Directions for this task:
In the answer, give the entries below exactly, from the first line through the line with "1.297 | 1.874 |", with every picture omitted.

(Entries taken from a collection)
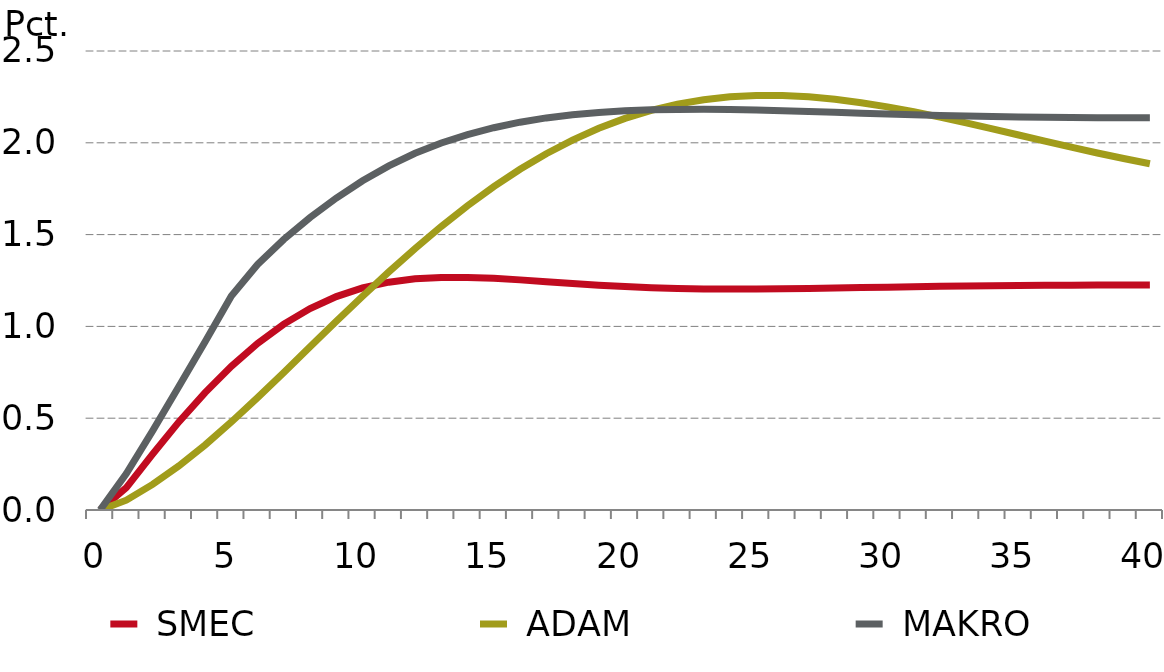
| Category |  SMEC |  ADAM |  MAKRO |
|---|---|---|---|
| 0.0 | 0 | 0 | 0 |
| nan | 0.122 | 0.053 | 0.198 |
| nan | 0.304 | 0.14 | 0.431 |
| nan | 0.48 | 0.24 | 0.672 |
| nan | 0.64 | 0.354 | 0.916 |
| 5.0 | 0.782 | 0.479 | 1.165 |
| nan | 0.907 | 0.612 | 1.337 |
| nan | 1.013 | 0.749 | 1.474 |
| nan | 1.097 | 0.889 | 1.593 |
| nan | 1.163 | 1.028 | 1.699 |
| 10.0 | 1.21 | 1.164 | 1.793 |
| nan | 1.241 | 1.297 | 1.874 |
| nan | 1.259 | 1.424 | 1.943 |
| nan | 1.267 | 1.545 | 1.999 |
| nan | 1.267 | 1.657 | 2.045 |
| 15.0 | 1.262 | 1.761 | 2.082 |
| nan | 1.253 | 1.856 | 2.112 |
| nan | 1.244 | 1.94 | 2.136 |
| nan | 1.234 | 2.015 | 2.153 |
| nan | 1.225 | 2.079 | 2.165 |
| 20.0 | 1.217 | 2.133 | 2.174 |
| nan | 1.211 | 2.177 | 2.179 |
| nan | 1.207 | 2.21 | 2.182 |
| nan | 1.204 | 2.235 | 2.183 |
| nan | 1.203 | 2.25 | 2.181 |
| 25.0 | 1.203 | 2.258 | 2.179 |
| nan | 1.205 | 2.257 | 2.175 |
| nan | 1.207 | 2.25 | 2.171 |
| nan | 1.209 | 2.237 | 2.166 |
| nan | 1.211 | 2.219 | 2.161 |
| 30.0 | 1.214 | 2.196 | 2.157 |
| nan | 1.216 | 2.169 | 2.153 |
| nan | 1.218 | 2.14 | 2.149 |
| nan | 1.22 | 2.108 | 2.146 |
| nan | 1.221 | 2.076 | 2.143 |
| 35.0 | 1.223 | 2.042 | 2.141 |
| nan | 1.224 | 2.009 | 2.139 |
| nan | 1.224 | 1.976 | 2.138 |
| nan | 1.225 | 1.945 | 2.137 |
| nan | 1.225 | 1.914 | 2.136 |
| 40.0 | 1.225 | 1.886 | 2.136 |
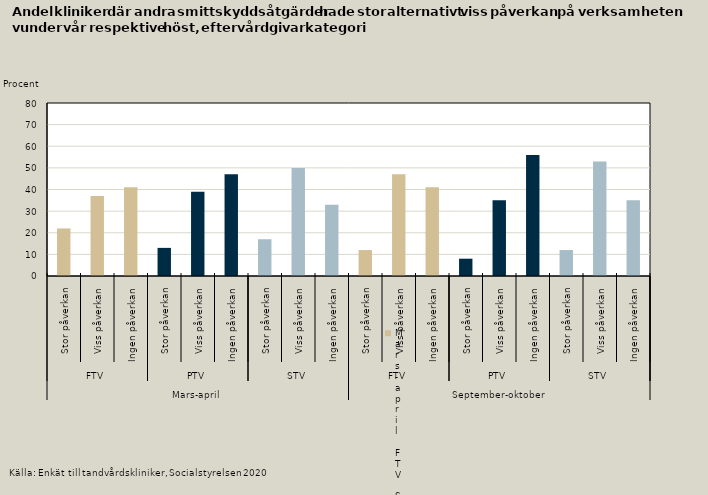
| Category | Andra smittskyddsåtgärder |
|---|---|
| 0 | 22 |
| 1 | 37 |
| 2 | 41 |
| 3 | 13 |
| 4 | 39 |
| 5 | 47 |
| 6 | 17 |
| 7 | 50 |
| 8 | 33 |
| 9 | 12 |
| 10 | 47 |
| 11 | 41 |
| 12 | 8 |
| 13 | 35 |
| 14 | 56 |
| 15 | 12 |
| 16 | 53 |
| 17 | 35 |
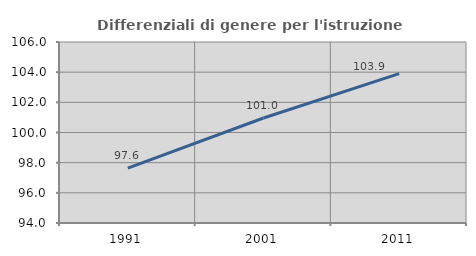
| Category | Differenziali di genere per l'istruzione superiore |
|---|---|
| 1991.0 | 97.633 |
| 2001.0 | 100.962 |
| 2011.0 | 103.899 |
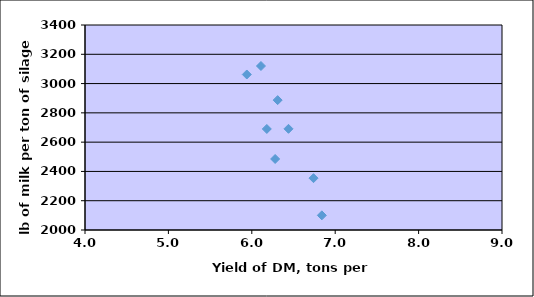
| Category | Series 0 |
|---|---|
| 6.11 | 3120 |
| 5.94 | 3062 |
| 6.84 | 2100 |
| 6.18 | 2690 |
| 6.28 | 2485 |
| 6.44 | 2691 |
| 6.31 | 2887 |
| 6.74 | 2354 |
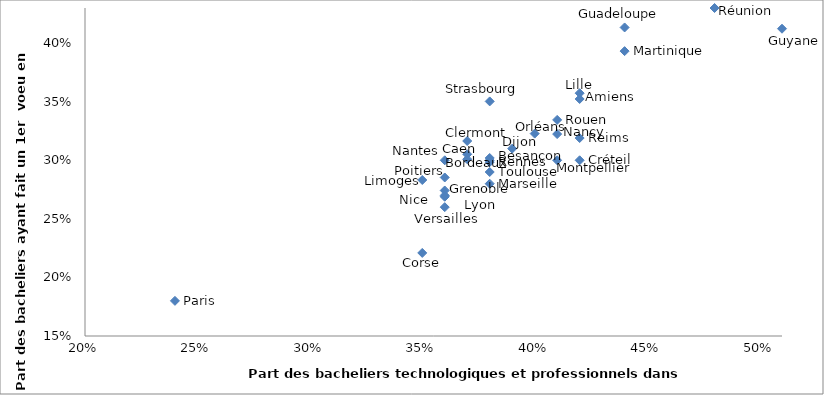
| Category | Part des 1ers vœux en STS |
|---|---|
| 0.37 | 0.316 |
| 0.36 | 0.269 |
| 0.36 | 0.274 |
| 0.38 | 0.302 |
| 0.39 | 0.31 |
| 0.38 | 0.298 |
| 0.4 | 0.323 |
| 0.35 | 0.221 |
| 0.41 | 0.322 |
| 0.38 | 0.35 |
| 0.42 | 0.319 |
| 0.44 | 0.413 |
| 0.51 | 0.412 |
| 0.42 | 0.357 |
| 0.42 | 0.352 |
| 0.24 | 0.18 |
| 0.42 | 0.3 |
| 0.36 | 0.26 |
| 0.48 | 0.424 |
| 0.44 | 0.393 |
| 0.59 | 0.584 |
| 0.37 | 0.305 |
| 0.41 | 0.334 |
| 0.37 | 0.301 |
| 0.36 | 0.285 |
| 0.35 | 0.283 |
| 0.41 | 0.3 |
| 0.38 | 0.29 |
| 0.36 | 0.3 |
| 0.38 | 0.28 |
| 0.36 | 0.27 |
| 0.38 | 0.3 |
| 0.48 | 0.43 |
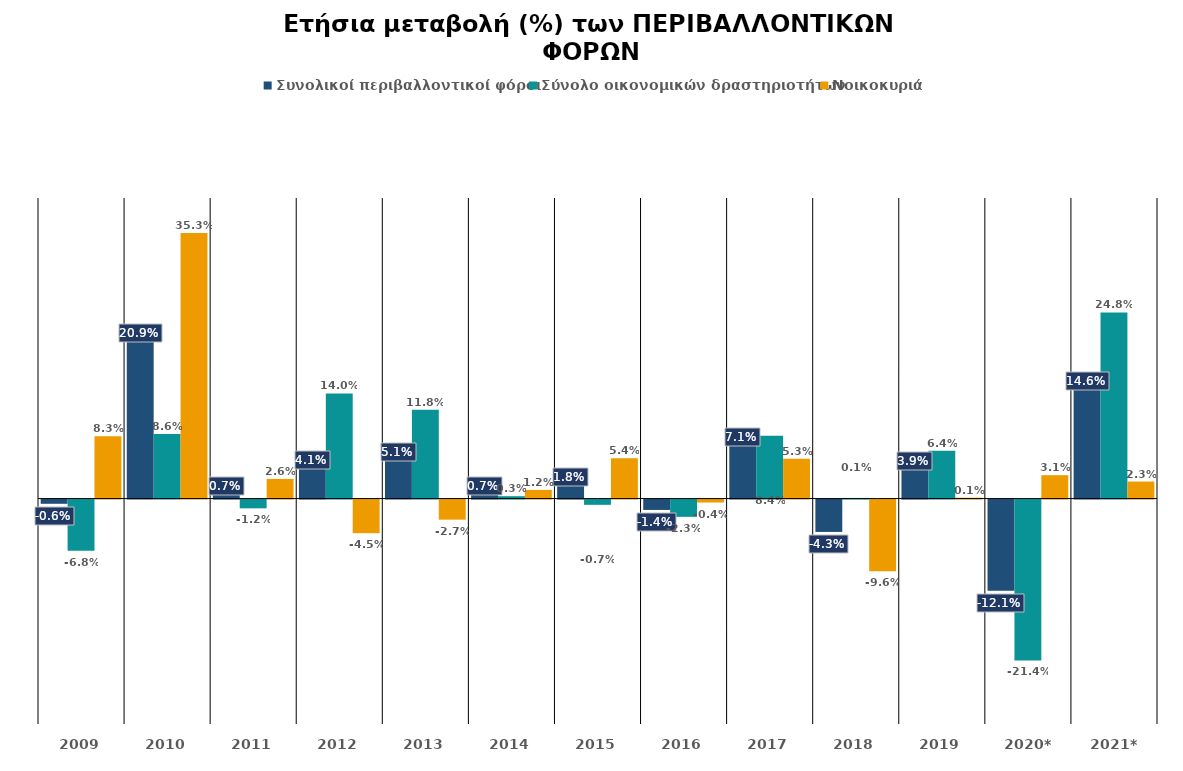
| Category | Συνολικοί περιβαλλοντικοί φόροι  | Σύνολο οικονομικών δραστηριοτήτων | Νοικοκυριά |
|---|---|---|---|
| 2009 | -0.006 | -0.068 | 0.083 |
| 2010 | 0.209 | 0.086 | 0.353 |
| 2011 | 0.007 | -0.012 | 0.026 |
| 2012 | 0.041 | 0.14 | -0.045 |
| 2013 | 0.051 | 0.118 | -0.027 |
| 2014 | 0.007 | 0.003 | 0.012 |
| 2015 | 0.018 | -0.007 | 0.054 |
| 2016 | -0.014 | -0.023 | -0.004 |
| 2017 | 0.071 | 0.084 | 0.053 |
| 2018 | -0.043 | 0.001 | -0.096 |
| 2019 | 0.039 | 0.064 | 0.001 |
| 2020* | -0.121 | -0.214 | 0.031 |
| 2021* | 0.146 | 0.248 | 0.023 |
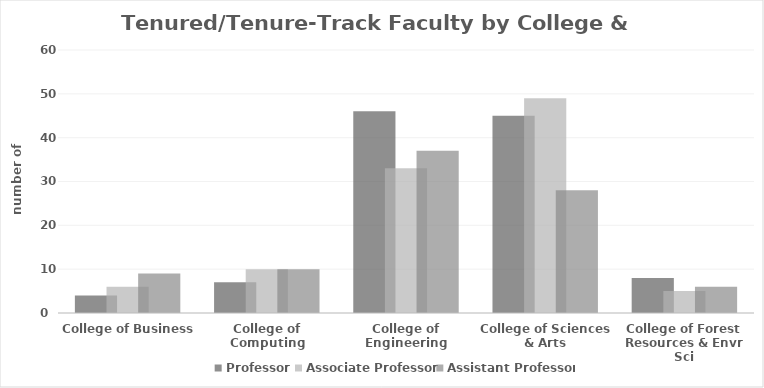
| Category | Professor  | Associate Professor  | Assistant Professor  |
|---|---|---|---|
| College of Business | 4 | 6 | 9 |
| College of Computing | 7 | 10 | 10 |
| College of Engineering | 46 | 33 | 37 |
| College of Sciences & Arts | 45 | 49 | 28 |
| College of Forest Resources & Envr Sci | 8 | 5 | 6 |
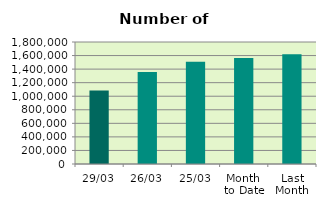
| Category | Series 0 |
|---|---|
| 29/03 | 1082976 |
| 26/03 | 1358352 |
| 25/03 | 1509604 |
| Month 
to Date | 1562242.286 |
| Last
Month | 1618522.4 |
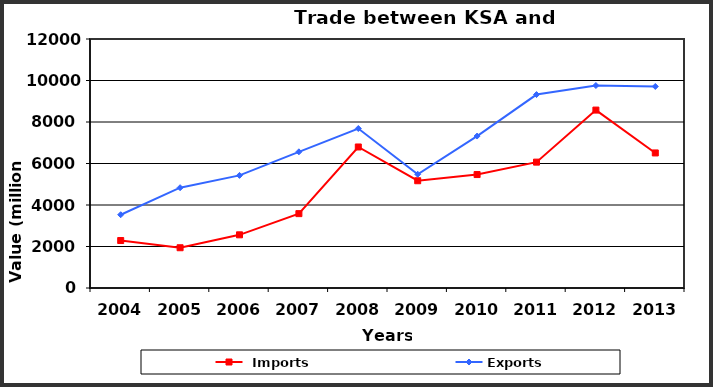
| Category |  Imports | Exports |
|---|---|---|
| 2004.0 | 2288 | 3531 |
| 2005.0 | 1940 | 4834 |
| 2006.0 | 2563 | 5426 |
| 2007.0 | 3584 | 6563 |
| 2008.0 | 6796 | 7686 |
| 2009.0 | 5169 | 5482 |
| 2010.0 | 5467 | 7323 |
| 2011.0 | 6066 | 9322 |
| 2012.0 | 8574 | 9758 |
| 2013.0 | 6509 | 9713 |
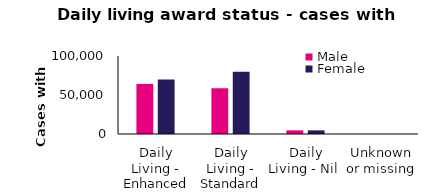
| Category | Male | Female |
|---|---|---|
| Daily Living - Enhanced | 64139 | 69782 |
| Daily Living - Standard | 58644 | 79861 |
| Daily Living - Nil  | 4693 | 4647 |
| Unknown or missing | 9 | 8 |
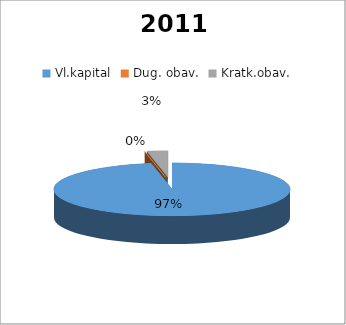
| Category | 2011 |
|---|---|
| Vl.kapital | 2502558 |
| Dug. obav. | 0 |
| Kratk.obav. | 73052 |
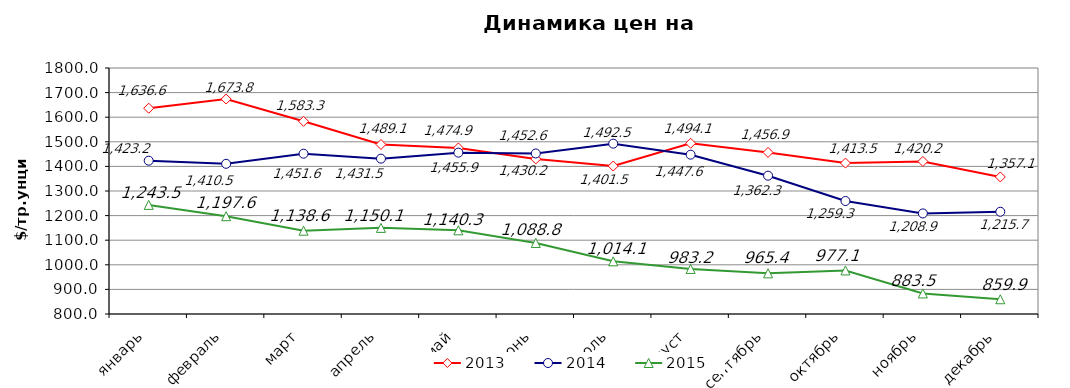
| Category | 2013 | 2014 | 2015 |
|---|---|---|---|
| январь | 1636.57 | 1423.18 | 1243.48 |
| февраль | 1673.75 | 1410.5 | 1197.6 |
| март | 1583.3 | 1451.62 | 1138.64 |
| апрель | 1489.12 | 1431.5 | 1150.1 |
| май | 1474.9 | 1455.89 | 1140.26 |
| июнь | 1430.23 | 1452.57 | 1088.77 |
| июль | 1401.48 | 1492.48 | 1014.09 |
| август | 1494.1 | 1447.64 | 983.15 |
| сентябрь | 1456.86 | 1362.29 | 965.36 |
| октябрь | 1413.48 | 1259.34 | 977.09 |
| ноябрь | 1420.19 | 1208.85 | 883.52 |
| декабрь | 1357.1 | 1215.67 | 859.9 |
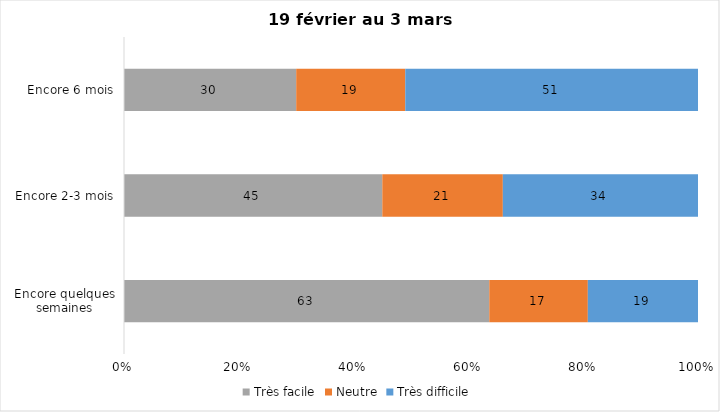
| Category | Très facile | Neutre | Très difficile |
|---|---|---|---|
| Encore quelques semaines | 63 | 17 | 19 |
| Encore 2-3 mois | 45 | 21 | 34 |
| Encore 6 mois | 30 | 19 | 51 |
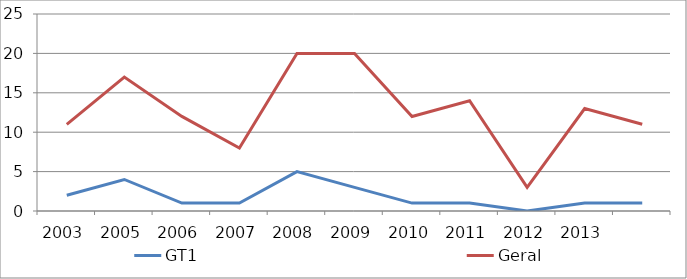
| Category | GT1 | Geral |
|---|---|---|
| 2003.0 | 2 | 11 |
| 2005.0 | 4 | 17 |
| 2006.0 | 1 | 12 |
| 2007.0 | 1 | 8 |
| 2008.0 | 5 | 20 |
| 2009.0 | 3 | 20 |
| 2010.0 | 1 | 12 |
| 2011.0 | 1 | 14 |
| 2012.0 | 0 | 3 |
| 2013.0 | 1 | 13 |

The completed task:
| Category |  SMEC |  ADAM |  MAKRO |
|---|---|---|---|
| 0.0 | 0 | 0 | 0 |
| nan | 0.122 | 0.053 | 0.198 |
| nan | 0.304 | 0.14 | 0.431 |
| nan | 0.48 | 0.24 | 0.672 |
| nan | 0.64 | 0.354 | 0.916 |
| 5.0 | 0.782 | 0.479 | 1.165 |
| nan | 0.907 | 0.612 | 1.337 |
| nan | 1.013 | 0.749 | 1.474 |
| nan | 1.097 | 0.889 | 1.593 |
| nan | 1.163 | 1.028 | 1.699 |
| 10.0 | 1.21 | 1.164 | 1.793 |
| nan | 1.241 | 1.297 | 1.874 |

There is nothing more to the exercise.